Building an indexed genome file for GATK tools


Does anyone have any pointers for indexing a reference sequence for use with GATK tools? I have indexed reference sequences that I use for BWA and minimap2, but I can’t get the reference sequences to appear with GATK. I receive an error when I use the “GATK-sorted picard indexes builder”.


1 Like

Hi @jsalem

Nearly all GATK tools, including the Data Manager, as wrapped for Galaxy, are considered deprecated. These were all based on earlier releases of GATK.

Currently, the only GATK4 tool that has been wrapped is:

For native genome fasta files to be accessible to this tool (option: Choose the source for the reference list) – adding the genome with the fetch DM is probably enough, although to really make new genomes useful there is a short-list of core recommended indexes. All have Data Mangers.
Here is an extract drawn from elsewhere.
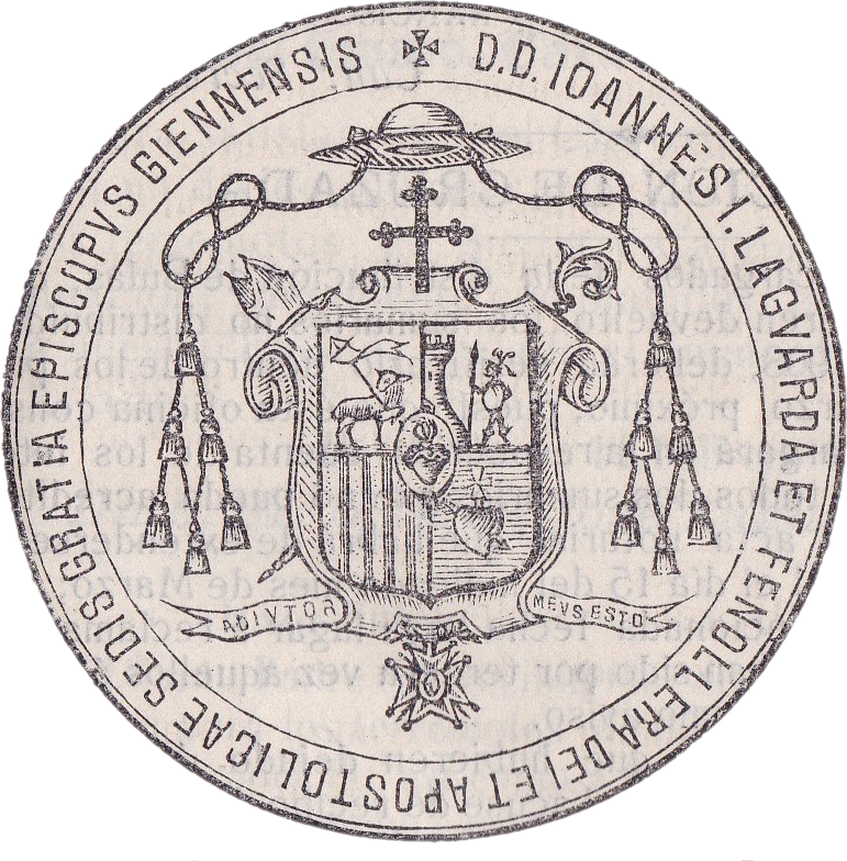 Heráldica de D. Juan José Laguarda y Fenollera, Obispo de Jaén (1906-1909)

You can certainly run more DMs after those (GATK4 Mutect2 won’t need more… but other tools can). See the topic below for help – the same process applies to all genomes you plan to index, not just the one referenced in that particular Q&A.

Hi @jennaj,

Thanks for getting back to me. I was hoping to use GATK indel realigner, which requires a reference sequence. Do you know of any other good realigner tools?

1 Like

Hi – Review the LoFreq tools

I am using GATK4 Mutect2 and I select a cached reference and every time I get the error “A USER ERROR has occurred: Argument reference was missing: Argument ‘reference’ is required.” with no reference passed to -R argument.

1 Like

Hi @BJWiley233

Thanks for sending in the bug report, it helped to spot the problem.

The reads were mapped to hg18, but the genome selected on the GATK4 Mutect2 form was hg19. Your other errored jobs (including Freebayes) also have this conflict.
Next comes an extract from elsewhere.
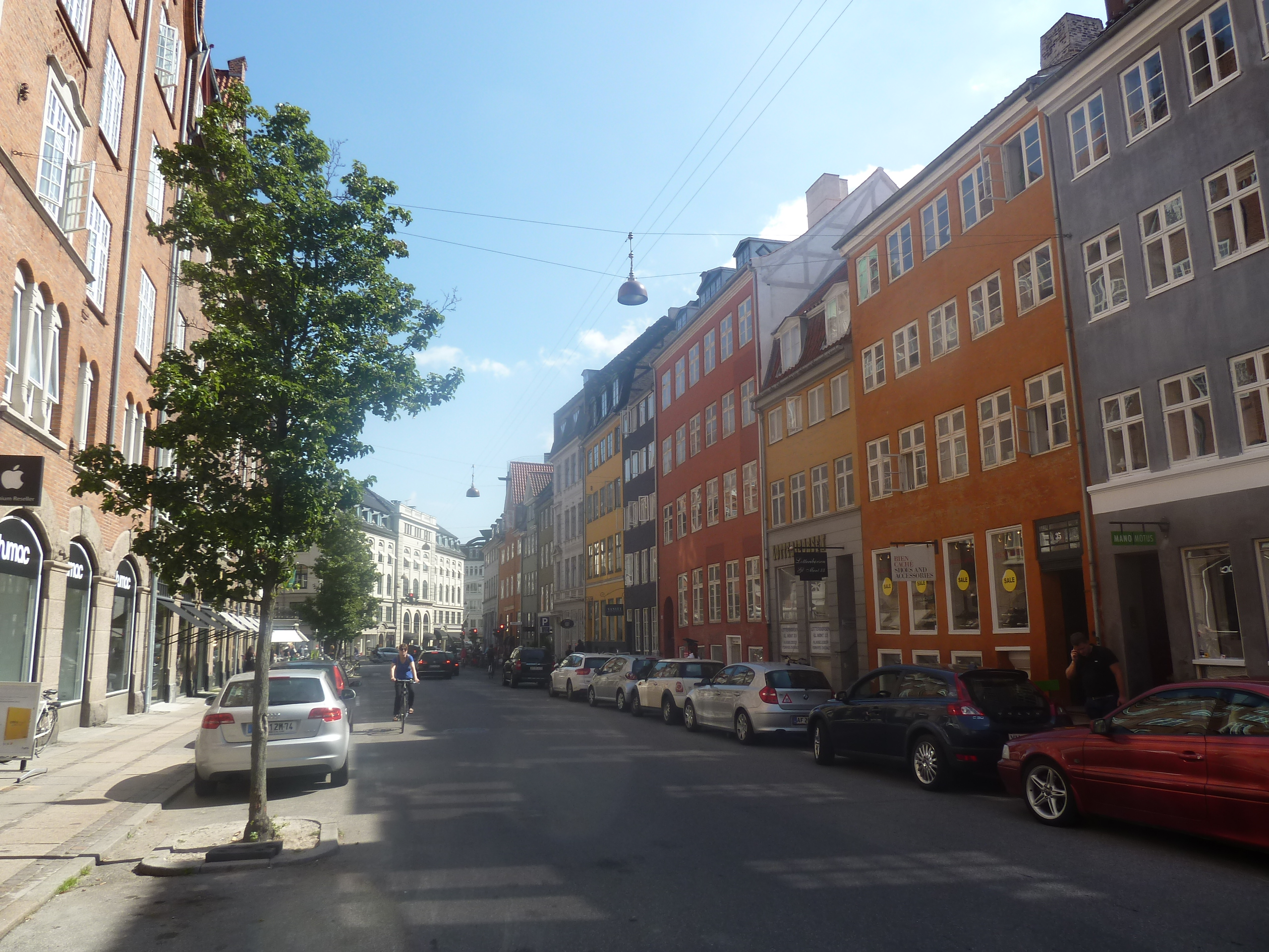 The street Gammel Mønt in Indre By in Copenhagen.

It is important to use the same reference genome throughout an analysis.

Yes I think I selected hg18 my accident. I was wondering why the chom.sizes didn’t match. Rookie mistake.

1 Like

Glad we could help :woman_technologist:

Everyone does some version of this kind of mixup. Mismatched inputs are one of the first things to check, along with format, whenever errors come up. Often much easier to spot in other people’s work than your own.

Hi Jenna,
After realigning to hg19 the calls worked with freebayes but mutect2 is still missing the --reference flag when selecting from locally cached. I send the bug report.